As Moser fired into the door from his corner in an attempt to suppress the enemy assault, he saw Morley appear to stumble and go down, his weapon skidding across the rooftop toward the stairwell door. His first thought was that the team leader had tripped and fallen; a moment later, his brain registered the truth: Morley had been shot. A burst of gunfire from the southern stairwell across the dividing wall had scored a direct hit, with one round striking Morley directly in the forehead. He was dead before hitting the ground. 

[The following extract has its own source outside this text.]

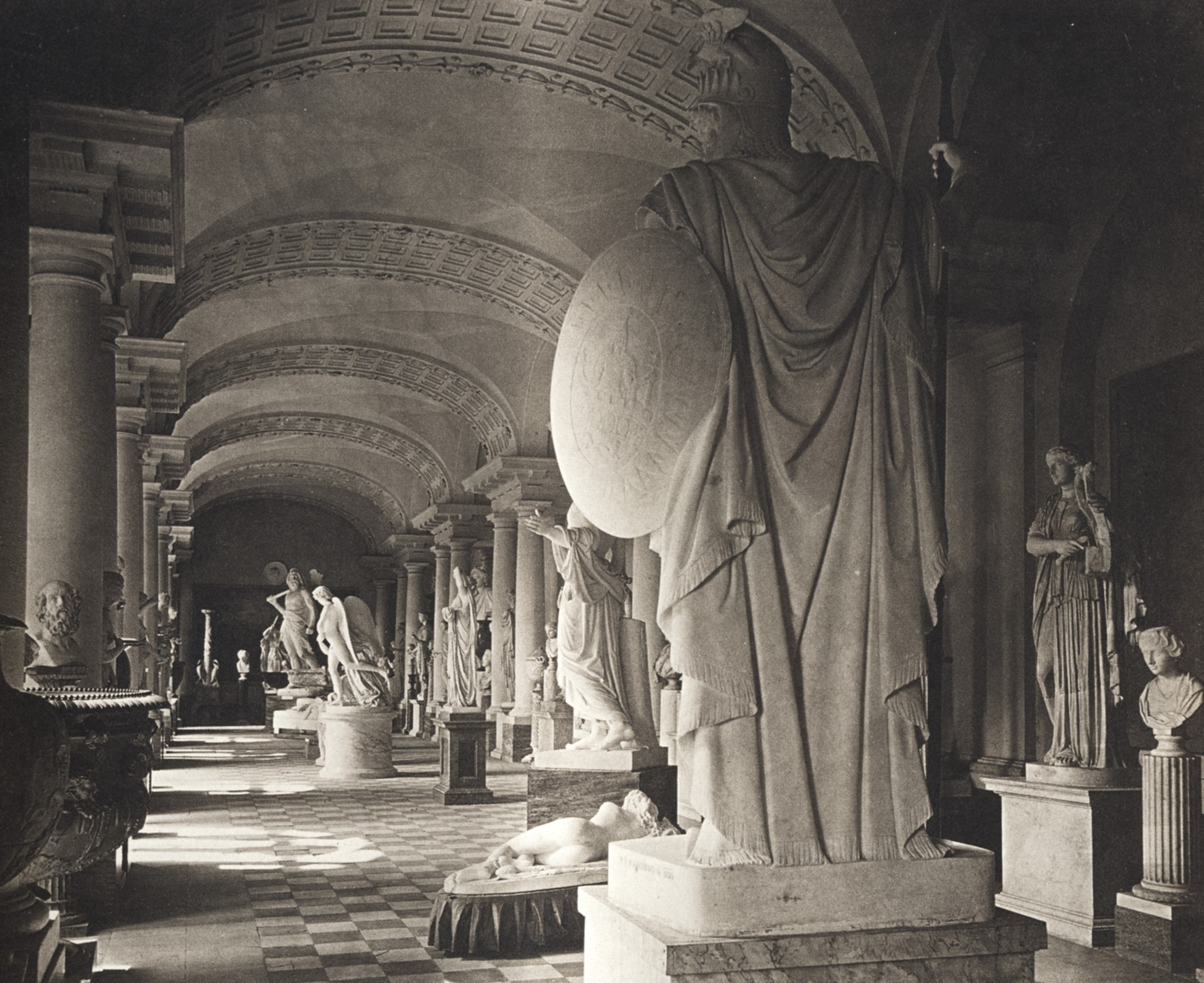 Gustav III:s skulptursamling, senara Gustav III:s antikmuseum på Stockholms slott

Moser didn't have time to dwell on Morley's death. Knowing that what had just become a three-man team could not long withstand the concerted effort by what was clearly a large enemy force to move up the stairs to his location, he took the same chance that Morley had, and crossed the roof to the radio while Willis continued to fire his .240 machine gun into the stairwell, killing at least two enemy fighters with well-placed bursts as grenades continued to be tossed up the stairs and out onto the roof. As he moved to the radio (which he found to have been disabled by a grenade), Moser was able to get a look down into the northern stairwell. Inside, he saw a number of armed men, both black and Arab rushing up the steps toward the roof -- none of whom were the individuals he had seen get out of the car moments before on the street. Apparently there had been fighters stationed in the building before the white car's arrival. 


ON THE OTHER SIDE OF THE ROOF'S DIVIDING WALL, Corriveau had been watching the area to the southwest when the gunfire began at his back. Spinning around at the edge of the roof, he saw a man with a PKC machine gun emerging from the southern stairwell, and immediately moved toward him, raising his M24 sniper rifle, only to find that it wasn't loaded. Continuing to advance on the man at the top of the stairs, who was firing across the roof, Corriveau quickly loaded a five-round magazine into his rifle and fired a perfectly aimed shot into the assailant's head. 

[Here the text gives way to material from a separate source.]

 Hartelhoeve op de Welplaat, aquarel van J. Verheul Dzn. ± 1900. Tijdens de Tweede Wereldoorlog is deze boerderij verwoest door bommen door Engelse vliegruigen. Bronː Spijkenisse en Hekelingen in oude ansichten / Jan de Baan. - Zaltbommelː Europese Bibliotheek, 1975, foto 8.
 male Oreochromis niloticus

Continuing to close on the man, who was now on the ground, Corriveau fired again and again, re-charging the firing handle each time, until he had emptied his remaining rounds into the body. Following up with a swift kick to the fighter's head to make sure that he was dead, he then tossed his empty sniper rifle aside, picked up the man's PKC, and stepped into the stairwell, looking down over the railing. Seeing at least one more armed man charging up from the landing below, Corriveau held the PKC over the ledge and, firing blind, let go with a burst. A scream from below let him know that at least one of his rounds had hit home. He repeated this action three or four more times until he was unable to see any more movement in the stairwell.

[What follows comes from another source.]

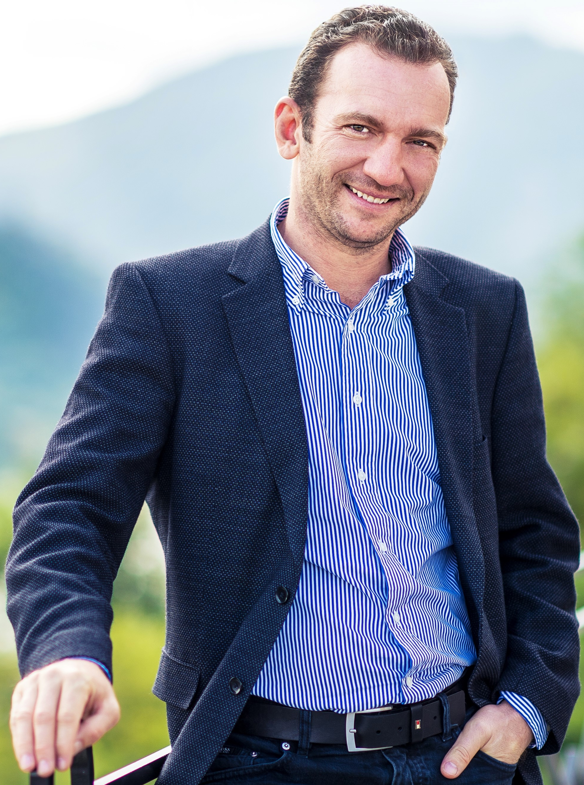 Portrét Aleše Grafa, jediného akcionáře Centropol Energy, a.s.

Having neutralized the threat at his back (at least temporarily), Corriveau took his newly acquired PKC and sprinted back to the western edge of the roof to check the road again. As he peered over the edge, he saw several men running toward the entrance to the building from the south. Just to Corriveau's right, over the dividing wall, Willis, who had left the northern stairwell to Moser, was looking at the same scene. Looking to his left and catching Corriveau's eye, Willis, who had stepped up and taken charge after Morley had gone down, pointed at the men, pulled a grenade from his vest, and yelled, "We're going to frag them!" Corriveau retrieved a grenade of his own, pulled the firing pin, and let it fly, hitting the last man in the group running toward the building. Seconds behind him Willis pulled the pin from his own grenade, and prepared to throw it down into the street as well.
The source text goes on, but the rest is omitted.